Он вышел из автобуса в центре города, на углу, возле аптеки Д. Т. Мелона. Посмотрел на город. На соседней улице помещалась прядильная фабрика Уэдвелла. Из открытых окон подвала волнами поднимался горячий пар от красильных чанов. Джестер прошелся по деловой части города, чтобы размять ноги. Пешеходы старались держаться под парусиновыми навесами, и в этот поздний утренний час их обрубленные тени на раскаленном тротуаре казались тенями карликов. Джестер не привык носить пиджак, и ему было жарко; он приветственно махал знакомым и покраснел от гордости, когда, здороваясь с ним, приподнял шляпу сам Гамильтон Бридлав из Первого национального банка — возможно, что такое внимание было оказано ему из-за пиджака. Сделав круг, Джестер вернулся к аптеке Мелона, подумывая, не выпить ли ему кока-колу с вишневым сиропом и мелко наколотым льдом. На углу, недалеко от остановки автобуса, в тени навеса сидела, положив кепку рядом с собой на тротуар, известная в городе личность, по кличке «Вагон». Это был светлокожий негр, которому отрезало обе ноги на лесопилке; его каждый день привозил в вагончике Большой Мальчик и ставил куда-нибудь в тень, под навес магазина, где он просил милостыню. Когда магазины закрывались, Большой Мальчик катил вагончик домой. Джестер бросил в кепку пять центов и заметил, что там лежит порядком монет, даже одна в полдоллара. Эту монету Вагон всегда клал для приманки, в надежде, что кто-нибудь проявит такую же щедрость.

— Как здоровье, дядя?

— Вроде ничего.

Большой Мальчик стоял рядом и глазел по сторонам, он часто прибегал к Вагону в обеденное время. Сегодня вместо обычного бутерброда с мясом у Вагона на обед был жареный цыпленок. Он ел его с тем неторопливым изяществом, с каким цветные всегда едят птицу.
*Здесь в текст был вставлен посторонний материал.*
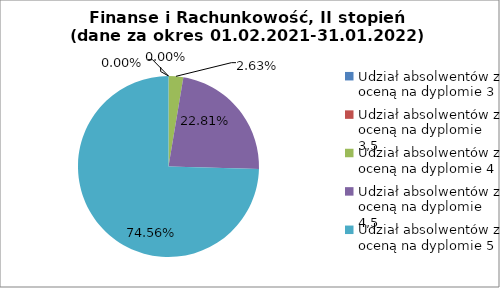
| Category | Series 0 |
|---|---|
| Udział absolwentów z oceną na dyplomie 3 | 0 |
| Udział absolwentów z oceną na dyplomie 3,5 | 0 |
| Udział absolwentów z oceną na dyplomie 4 | 2.632 |
| Udział absolwentów z oceną na dyplomie 4,5 | 22.807 |
| Udział absolwentów z oceną na dyplomie 5 | 74.561 |
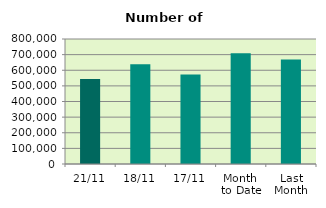
| Category | Series 0 |
|---|---|
| 21/11 | 543632 |
| 18/11 | 637804 |
| 17/11 | 572616 |
| Month 
to Date | 708321.333 |
| Last
Month | 669366.857 |
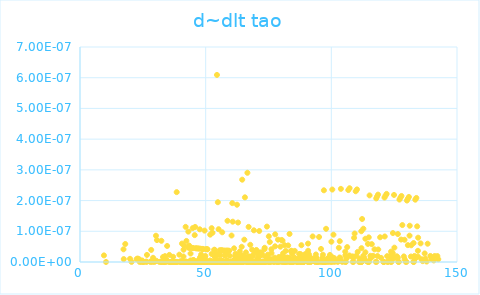
| Category | dlt tao |
|---|---|
| 9.53178891919036 | 0 |
| 10.3467386165883 | 0 |
| 17.3105459186012 | 0 |
| 17.4199598162568 | 0 |
| 18.0070819401701 | 0 |
| 19.9036428826484 | 0 |
| 20.5147507905897 | 0 |
| 22.5134404301075 | 0 |
| 22.9053487203317 | 0 |
| 23.49797863647 | 0 |
| 23.7351005896331 | 0 |
| 24.3033948245919 | 0 |
| 24.7437870989871 | 0 |
| 24.8083655245564 | 0 |
| 25.218148227021 | 0 |
| 25.3012845523701 | 0 |
| 26.3961171387005 | 0 |
| 26.4434301859649 | 0 |
| 26.6449807656151 | 0 |
| 27.9384144145655 | 0 |
| 28.2144466541522 | 0 |
| 28.3311665838172 | 0 |
| 28.8106751048982 | 0 |
| 29.0732695099812 | 0 |
| 29.6623498731978 | 0 |
| 30.221763681162 | 0 |
| 30.4114287727492 | 0 |
| 30.6260510023738 | 0 |
| 31.5777611619317 | 0 |
| 32.2405800195964 | 0 |
| 32.3829430410517 | 0 |
| 32.3937493970673 | 0 |
| 32.6612155315751 | 0 |
| 33.034148997666 | 0 |
| 33.3474886610671 | 0 |
| 33.4731982338109 | 0 |
| 33.651968738842 | 0 |
| 33.8031803237506 | 0 |
| 34.1387609616987 | 0 |
| 34.2834508181426 | 0 |
| 34.4971737972838 | 0 |
| 34.6692226621827 | 0 |
| 35.4493300359824 | 0 |
| 35.5324499577499 | 0 |
| 35.8574260091268 | 0 |
| 35.8699735154628 | 0 |
| 36.4986986069367 | 0 |
| 36.8232942578472 | 0 |
| 36.907384085031 | 0 |
| 37.057455390245 | 0 |
| 37.4173088289364 | 0 |
| 38.0099329123323 | 0 |
| 38.1713898096467 | 0 |
| 38.3830040512725 | 0 |
| 38.4727825871745 | 0 |
| 38.8259578117527 | 0 |
| 39.5291664470679 | 0 |
| 39.8516624496394 | 0 |
| 40.0731206671005 | 0 |
| 40.1067949355218 | 0 |
| 40.4197352786977 | 0 |
| 40.575300368574 | 0 |
| 40.5814612846802 | 0 |
| 40.9579662581042 | 0 |
| 40.976273622671 | 0 |
| 41.0713403725761 | 0 |
| 41.1807600706932 | 0 |
| 41.208676270902 | 0 |
| 41.2898898036796 | 0 |
| 41.4373623677956 | 0 |
| 41.8348538900281 | 0 |
| 41.9744565182207 | 0 |
| 42.0411108321367 | 0 |
| 42.0696446383851 | 0 |
| 42.3291270876214 | 0 |
| 42.4682822821927 | 0 |
| 42.5846803439923 | 0 |
| 43.0018022878112 | 0 |
| 43.0540938819992 | 0 |
| 43.0912404091597 | 0 |
| 43.1051621038595 | 0 |
| 43.2140602119264 | 0 |
| 43.4103098353375 | 0 |
| 43.475912871382 | 0 |
| 43.5287835805229 | 0 |
| 43.6308950171779 | 0 |
| 43.7281945659777 | 0 |
| 43.9676585685433 | 0 |
| 43.9869867119811 | 0 |
| 44.0256175425172 | 0 |
| 44.0619450319661 | 0 |
| 44.0619450319661 | 0 |
| 44.2758963771486 | 0 |
| 44.4393406791775 | 0 |
| 44.654842962438 | 0 |
| 44.6671579574971 | 0 |
| 44.6671579574972 | 0 |
| 44.8157896282103 | 0 |
| 44.8414428849028 | 0 |
| 45.1115838782014 | 0 |
| 45.1226661446329 | 0 |
| 45.1226661446329 | 0 |
| 45.3382289023292 | 0 |
| 45.5955589942705 | 0 |
| 45.6437838045883 | 0 |
| 45.7269614122784 | 0 |
| 45.8045303436243 | 0 |
| 45.9396887233686 | 0 |
| 45.9494831309341 | 0 |
| 46.0701096156716 | 0 |
| 46.1275947779634 | 0 |
| 46.2866611455179 | 0 |
| 46.3837794924045 | 0 |
| 46.4139526435748 | 0 |
| 46.5430445931505 | 0 |
| 46.9335168083535 | 0 |
| 47.1344353949424 | 0 |
| 47.1662485258262 | 0 |
| 47.3123134078223 | 0 |
| 47.3123134078223 | 0 |
| 47.3988923921224 | 0 |
| 47.5568607037933 | 0 |
| 47.6545380840062 | 0 |
| 47.6660780849442 | 0 |
| 47.7425910482454 | 0 |
| 47.9202984130942 | 0 |
| 48.1897810744145 | 0 |
| 48.2022302388593 | 0 |
| 48.2354123025812 | 0 |
| 48.2675356735767 | 0 |
| 48.6688298605997 | 0 |
| 48.8257616428049 | 0 |
| 48.8779602684073 | 0 |
| 48.8851204355681 | 0 |
| 48.9893355741839 | 0 |
| 49.047476999332 | 0 |
| 49.1330336942469 | 0 |
| 49.2702242738959 | 0 |
| 49.5010605946984 | 0 |
| 49.5737329641414 | 0 |
| 49.5939008346793 | 0 |
| 49.6281674052146 | 0 |
| 49.6785164834861 | 0 |
| 49.8202268160232 | 0 |
| 49.8743922268733 | 0 |
| 49.9975499399721 | 0 |
| 50.0095490881492 | 0 |
| 50.2618642710356 | 0 |
| 50.5109394092013 | 0 |
| 50.5475518695021 | 0 |
| 50.580183866807 | 0 |
| 50.7075438174637 | 0 |
| 50.7509113218669 | 0 |
| 51.546629375741 | 0 |
| 51.7238339646241 | 0 |
| 51.7962836504705 | 0 |
| 51.8368112445201 | 0 |
| 51.9957209777882 | 0 |
| 52.2403579620201 | 0 |
| 52.3827738860782 | 0 |
| 52.3885006466114 | 0 |
| 52.423801846108 | 0 |
| 52.5381290112239 | 0 |
| 52.5409840029667 | 0 |
| 52.7195883898955 | 0 |
| 52.8985349513576 | 0 |
| 52.8994801486744 | 0 |
| 53.0184401882968 | 0 |
| 53.1794603206915 | 0 |
| 53.3727926944056 | 0 |
| 53.5999533581887 | 0 |
| 53.6819802168288 | 0 |
| 53.7545812001173 | 0 |
| 53.7545812001173 | 0 |
| 53.7741108713105 | 0 |
| 54.0162475557123 | 0 |
| 54.0486355054408 | 0 |
| 54.0939460568371 | 0 |
| 54.4780230918854 | 0 |
| 54.4963760263011 | 0 |
| 54.4963760263011 | 0 |
| 54.6841384681152 | 0 |
| 54.7608893280597 | 0 |
| 54.7937496435497 | 0 |
| 54.8502962617341 | 0 |
| 55.1475747426848 | 0 |
| 55.4576865727376 | 0 |
| 55.6296234033631 | 0 |
| 55.7409633931815 | 0 |
| 55.7436543473784 | 0 |
| 55.7857956831307 | 0 |
| 55.7992383460563 | 0 |
| 55.8968245967515 | 0 |
| 55.8968245967515 | 0 |
| 55.9719125990885 | 0 |
| 55.9719125990885 | 0 |
| 56.249044436328 | 0 |
| 56.4646349496745 | 0 |
| 56.5080082820126 | 0 |
| 56.5787504280538 | 0 |
| 56.5787504280538 | 0 |
| 56.6246854295898 | 0 |
| 56.6846981115715 | 0 |
| 56.6846981115715 | 0 |
| 56.936411899592 | 0 |
| 57.1065232701134 | 0 |
| 57.4896077565328 | 0 |
| 57.6736941768082 | 0 |
| 57.7551296423097 | 0 |
| 57.8718843653807 | 0 |
| 57.9357834157785 | 0 |
| 57.9444130179951 | 0 |
| 57.9858172314576 | 0 |
| 58.1820848715479 | 0 |
| 58.2619515636062 | 0 |
| 58.3854005724034 | 0 |
| 58.4957690777718 | 0 |
| 58.5487403792772 | 0 |
| 58.6212845304502 | 0 |
| 58.6741425161033 | 0 |
| 58.6894794660849 | 0 |
| 58.6894794660849 | 0 |
| 58.7099225003747 | 0 |
| 58.7286556971978 | 0 |
| 59.1375937961632 | 0 |
| 59.3426912096174 | 0 |
| 59.5470822123133 | 0 |
| 59.7089189317643 | 0 |
| 59.9320865647109 | 0 |
| 60.1469450595789 | 0 |
| 60.1569198014659 | 0 |
| 60.3013681436831 | 0 |
| 60.5892317165353 | 0 |
| 60.7762700402057 | 0 |
| 60.7762700402057 | 0 |
| 60.8412277982619 | 0 |
| 60.8749127309436 | 0 |
| 60.9397653425085 | 0 |
| 61.2074750336918 | 0 |
| 61.2687114276121 | 0 |
| 61.3054239035993 | 0 |
| 61.3078706203372 | 0 |
| 61.32010273964 | 0 |
| 61.7175420767872 | 0 |
| 61.7507489833119 | 0 |
| 61.8340925380166 | 0 |
| 61.8947089822709 | 0 |
| 62.1365834271567 | 0 |
| 62.3679003975603 | 0 |
| 62.3751152303545 | 0 |
| 62.4207898059613 | 0 |
| 62.4207898059613 | 0 |
| 62.4640296490708 | 0 |
| 62.8892280124347 | 0 |
| 62.9329405001864 | 0 |
| 63.0139270320459 | 0 |
| 63.1542160112846 | 0 |
| 63.5700794399378 | 0 |
| 63.5897397384201 | 0 |
| 63.8204904399833 | 0 |
| 63.8980046636826 | 0 |
| 64.07148351646 | 0 |
| 64.1042510290854 | 0 |
| 64.1650605859607 | 0 |
| 64.2468287155094 | 0 |
| 64.3401507614025 | 0 |
| 64.3401507614025 | 0 |
| 64.3494755223382 | 0 |
| 64.391420235929 | 0 |
| 64.5325886665025 | 0 |
| 64.5728658183916 | 0 |
| 64.5821569785339 | 0 |
| 64.6935468188288 | 0 |
| 64.751486469424 | 0 |
| 64.7538029771225 | 0 |
| 64.7538029771225 | 0 |
| 64.8810835297932 | 0 |
| 64.9796506608031 | 0 |
| 64.9981153572932 | 0 |
| 65.0995775715941 | 0 |
| 65.1141689649803 | 0 |
| 65.3785515287698 | 0 |
| 65.4679692674212 | 0 |
| 65.6182520340187 | 0 |
| 66.0223825683381 | 0 |
| 66.2763532491039 | 0 |
| 66.3396939998972 | 0 |
| 66.4112565759751 | 0 |
| 66.5428809114844 | 0 |
| 66.6059682010554 | 0 |
| 66.6059682010554 | 0 |
| 66.6194791333586 | 0 |
| 66.8599655997519 | 0 |
| 67.0943738326844 | 0 |
| 67.1390720817618 | 0 |
| 67.139816800465 | 0 |
| 67.3175682864436 | 0 |
| 67.5518689600813 | 0 |
| 67.7469925531754 | 0 |
| 67.8060100581062 | 0 |
| 67.9658370065432 | 0 |
| 68.134829566089 | 0 |
| 68.3743738545371 | 0 |
| 68.5000364963406 | 0 |
| 68.5394411999398 | 0 |
| 68.9278971099511 | 0 |
| 68.9344253620787 | 0 |
| 68.9453044086398 | 0 |
| 69.1184128868712 | 0 |
| 69.1878240733151 | 0 |
| 69.5187384810743 | 0 |
| 69.5733785294347 | 0 |
| 69.5992456855676 | 0 |
| 69.8251745432835 | 0 |
| 70.1637727035826 | 0 |
| 70.4177179408706 | 0 |
| 70.4709514622869 | 0 |
| 70.5028722819149 | 0 |
| 70.7930434435475 | 0 |
| 70.8106983442474 | 0 |
| 71.017990678419 | 0 |
| 71.1502283903573 | 0 |
| 71.3004558190199 | 0 |
| 71.3004558190199 | 0 |
| 71.3039620217559 | 0 |
| 71.3214904499338 | 0 |
| 71.5140196045503 | 0 |
| 71.9955206939987 | 0 |
| 72.0496703670461 | 0 |
| 72.0788110334792 | 0 |
| 72.1820961180818 | 0 |
| 72.6240662590577 | 0 |
| 72.6240662590577 | 0 |
| 72.7932345757489 | 0 |
| 73.0749957235716 | 0 |
| 73.1098830528404 | 0 |
| 73.3999659400466 | 0 |
| 73.481664379626 | 0 |
| 73.6617607717871 | 0 |
| 73.7187560936835 | 0 |
| 73.7431691751853 | 0 |
| 73.9435933668361 | 0 |
| 74.3744243675203 | 0 |
| 74.7492809329963 | 0 |
| 74.7633265712542 | 0 |
| 75.0076996047739 | 0 |
| 75.0090327893915 | 0 |
| 75.1235981566379 | 0 |
| 75.4105761813288 | 0 |
| 75.470225917245 | 0 |
| 75.5172496850885 | 0 |
| 75.6786297444662 | 0 |
| 75.7156192604934 | 0 |
| 75.7638106222225 | 0 |
| 76.1587486766951 | 0 |
| 76.2060037004959 | 0 |
| 76.9600870581628 | 0 |
| 77.2984799333079 | 0 |
| 77.412886524144 | 0 |
| 77.6154301669455 | 0 |
| 77.6585796934248 | 0 |
| 77.7833851153317 | 0 |
| 77.8951538929092 | 0 |
| 78.3106314621457 | 0 |
| 78.7061306379624 | 0 |
| 78.7366179106012 | 0 |
| 78.7747104088616 | 0 |
| 79.0199658314277 | 0 |
| 79.198200737138 | 0 |
| 79.2095638164988 | 0 |
| 79.7336503616886 | 0 |
| 79.9221809011741 | 0 |
| 80.1002808983839 | 0 |
| 80.2256505115415 | 0 |
| 80.345223877963 | 0 |
| 80.5701867938756 | 0 |
| 80.789572346931 | 0 |
| 80.9682345120604 | 0 |
| 81.1643702618335 | 0 |
| 81.2401070900328 | 0 |
| 81.2585687789294 | 0 |
| 81.4171664945422 | 0 |
| 81.5073923027844 | 0 |
| 81.5202735520435 | 0 |
| 81.7114129115389 | 0 |
| 81.8337033257081 | 0 |
| 82.0484917594468 | 0 |
| 82.4108912705111 | 0 |
| 82.821826833269 | 0 |
| 82.8290709835623 | 0 |
| 83.1922772858154 | 0 |
| 83.3717877941933 | 0 |
| 83.6489987985511 | 0 |
| 83.8048626274156 | 0 |
| 83.8495974945617 | 0 |
| 83.9526950133228 | 0 |
| 84.0836190943278 | 0 |
| 84.4284016193603 | 0 |
| 84.4947039760481 | 0 |
| 84.5035798058284 | 0 |
| 84.6879861609662 | 0 |
| 84.9514861553346 | 0 |
| 85.277517552987 | 0 |
| 85.4444556422475 | 0 |
| 86.1821037106893 | 0 |
| 86.2325634548806 | 0 |
| 86.3507672229958 | 0 |
| 86.39765621821 | 0 |
| 86.7718560363901 | 0 |
| 86.9635268374047 | 0 |
| 87.209259829447 | 0 |
| 87.4159882401383 | 0 |
| 87.4880277523731 | 0 |
| 87.6661565257654 | 0 |
| 87.7476780319571 | 0 |
| 87.9207313436371 | 0 |
| 88.0911743592966 | 0 |
| 88.4175039231486 | 0 |
| 88.6530033332205 | 0 |
| 88.982329706521 | 0 |
| 89.0160378808224 | 0 |
| 89.0716284795557 | 0 |
| 89.1103529338763 | 0 |
| 89.5396839395807 | 0 |
| 89.6038782642805 | 0 |
| 90.0041943467081 | 0 |
| 90.6457665862008 | 0 |
| 90.7246107734831 | 0 |
| 90.7598754957278 | 0 |
| 90.8919963473132 | 0 |
| 91.0826822178618 | 0 |
| 91.1079305000394 | 0 |
| 91.657814724114 | 0 |
| 91.8098850886984 | 0 |
| 91.821321053446 | 0 |
| 91.8376556756541 | 0 |
| 92.5740514399149 | 0 |
| 93.4486757530571 | 0 |
| 93.5946312562852 | 0 |
| 93.626678890154 | 0 |
| 93.8581642692845 | 0 |
| 94.1140531482945 | 0 |
| 94.3210209868405 | 0 |
| 94.5640259295257 | 0 |
| 95.1170594583327 | 0 |
| 95.2609836186883 | 0 |
| 95.8882422406418 | 0 |
| 96.1106393694267 | 0 |
| 96.4300523695803 | 0 |
| 96.6087728935628 | 0 |
| 96.6470641044 | 0 |
| 96.8398420073061 | 0 |
| 97.0038916745097 | 0 |
| 97.0451183728476 | 0 |
| 97.3327026235273 | 0 |
| 97.5774307921663 | 0 |
| 97.7341035667694 | 0 |
| 97.9038048290259 | 0 |
| 98.2891397866519 | 0 |
| 98.6537125505168 | 0 |
| 98.782867947838 | 0 |
| 99.4482528755533 | 0 |
| 99.5919424451597 | 0 |
| 100.01527383355 | 0 |
| 100.235996528193 | 0 |
| 100.388022193885 | 0 |
| 100.514949136932 | 0 |
| 100.84867376421 | 0 |
| 101.169931303723 | 0 |
| 101.221810890736 | 0 |
| 102.576093706087 | 0 |
| 102.793749809996 | 0 |
| 102.987159393781 | 0 |
| 103.29837849647 | 0 |
| 103.349189643654 | 0 |
| 103.588874885289 | 0 |
| 103.79670033291 | 0 |
| 104.370757398804 | 0 |
| 105.529403485474 | 0 |
| 105.561143419347 | 0 |
| 105.5990293516 | 0 |
| 105.772657147299 | 0 |
| 106.037516945655 | 0 |
| 106.093614322446 | 0 |
| 106.312534538501 | 0 |
| 106.747622924354 | 0 |
| 107.178146093315 | 0 |
| 107.264882417313 | 0 |
| 108.183894365104 | 0 |
| 108.51384704267 | 0 |
| 108.54701746248 | 0 |
| 108.752724103813 | 0 |
| 108.899747474455 | 0 |
| 109.058493479417 | 0 |
| 109.27787973785 | 0 |
| 109.701207832913 | 0 |
| 109.95660507673 | 0 |
| 110.204605166935 | 0 |
| 110.491877529527 | 0 |
| 111.016012358578 | 0 |
| 111.240977162195 | 0 |
| 111.533649630952 | 0 |
| 111.733857894552 | 0 |
| 111.911817963967 | 0 |
| 111.987298386915 | 0 |
| 112.014083935905 | 0 |
| 112.024796362234 | 0 |
| 112.245066706738 | 0 |
| 112.743758142081 | 0 |
| 112.746419011869 | 0 |
| 113.109482361118 | 0 |
| 113.542304891173 | 0 |
| 113.54450669231 | 0 |
| 113.846629286949 | 0 |
| 114.520980610541 | 0 |
| 114.570742338522 | 0 |
| 114.715975347813 | 0 |
| 114.889316300516 | 0 |
| 114.988934250214 | 0 |
| 115.213953148045 | 0 |
| 115.546765424221 | 0 |
| 115.745647866345 | 0 |
| 116.091149533459 | 0 |
| 116.620559936917 | 0 |
| 117.174037226683 | 0 |
| 117.699001695002 | 0 |
| 117.867955781035 | 0 |
| 117.965058385947 | 0 |
| 118.184410985544 | 0 |
| 118.356896714978 | 0 |
| 118.575946127366 | 0 |
| 118.661093033901 | 0 |
| 119.405422824929 | 0 |
| 119.795888911097 | 0 |
| 120.682869538307 | 0 |
| 120.942362305356 | 0 |
| 120.952283980089 | 0 |
| 121.156324638873 | 0 |
| 121.250793811835 | 0 |
| 121.538286148851 | 0 |
| 121.992848151029 | 0 |
| 122.200470539192 | 0 |
| 122.435105259889 | 0 |
| 122.475528167875 | 0 |
| 123.289314216602 | 0 |
| 123.667517966522 | 0 |
| 123.753606008068 | 0 |
| 123.859012590929 | 0 |
| 123.920760972486 | 0 |
| 124.129589542542 | 0 |
| 124.440969941575 | 0 |
| 124.502429695167 | 0 |
| 124.946208425866 | 0 |
| 125.005019899202 | 0 |
| 125.090587175854 | 0 |
| 126.069643451546 | 0 |
| 126.452580044853 | 0 |
| 126.484603806155 | 0 |
| 126.652891794858 | 0 |
| 126.900177304841 | 0 |
| 127.104110869791 | 0 |
| 127.468250949011 | 0 |
| 127.76132043776 | 0 |
| 127.901739628513 | 0 |
| 128.246072064606 | 0 |
| 128.859826943854 | 0 |
| 129.126507735631 | 0 |
| 129.164836546175 | 0 |
| 129.638940908972 | 0 |
| 129.880541267736 | 0 |
| 130.079802429124 | 0 |
| 130.435635468226 | 0 |
| 130.446368289807 | 0 |
| 130.859294664154 | 0 |
| 131.123815533259 | 0 |
| 131.195865026303 | 0 |
| 131.659238187071 | 0 |
| 131.78374330698 | 0 |
| 132.62561969695 | 0 |
| 132.738295152529 | 0 |
| 132.861789089264 | 0 |
| 133.056585706984 | 0 |
| 133.144864715091 | 0 |
| 133.404478935304 | 0 |
| 133.461061737122 | 0 |
| 133.81873934543 | 0 |
| 134.147884813738 | 0 |
| 134.455401527793 | 0 |
| 134.467300857867 | 0 |
| 134.53198504445 | 0 |
| 135.524001564299 | 0 |
| 135.856008332352 | 0 |
| 136.364053181181 | 0 |
| 137.140639490998 | 0 |
| 137.412353884212 | 0 |
| 137.932429109329 | 0 |
| 138.318671913809 | 0 |
| 139.410742053832 | 0 |
| 139.83867490791 | 0 |
| 140.743223637943 | 0 |
| 141.121773656654 | 0 |
| 142.192316951374 | 0 |
| 142.548781124217 | 0 |

Большой Мальчик спросил, хотя он только что пообедал:

— Ты мне дашь кусочек цыпленка?

— Проваливай, черномазый.

— А печенья с патокой?

— Проваливай.

— А пять центов на эскимо?

— Сгинь, черномазый. Жужжишь тут, как комар.

И так, Джестер знал, может продолжаться бесконечно: громадный, слабоумный негр будет попрошайничать у нищего. Панамы, приподнимающиеся в знак приветствия; фонтанчики для питья в сквере перед зданием суда отдельно для белых и для цветных; кормушка и коновязь для мулов; муслин, белое полотно и обтрепанные комбинезоны. Милан, Милан, Милан…

Джестер вошел в полутемную, полную запахов аптеку и увидел мистера Мелона, стоявшего без пиджака за сатуратором.

— Дайте мне, пожалуйста, стакан кока-колы, сэр.

Больно он вежлив, этот кривляка, и Мелон вспомнил, как он нелепо махал руками на остановке автобуса.

Пока мистер Мелон готовил ему кока-колу, Джестер поплелся к весам.

— Весы не работают, — сказал мистер Мелон.

— Тогда извините.

Мелон задумчиво смотрел на Джестера. Почему это он извинился — разве нормальный человек станет извиняться, что аптечные весы не работают? Нет, конечно, он ненормальный.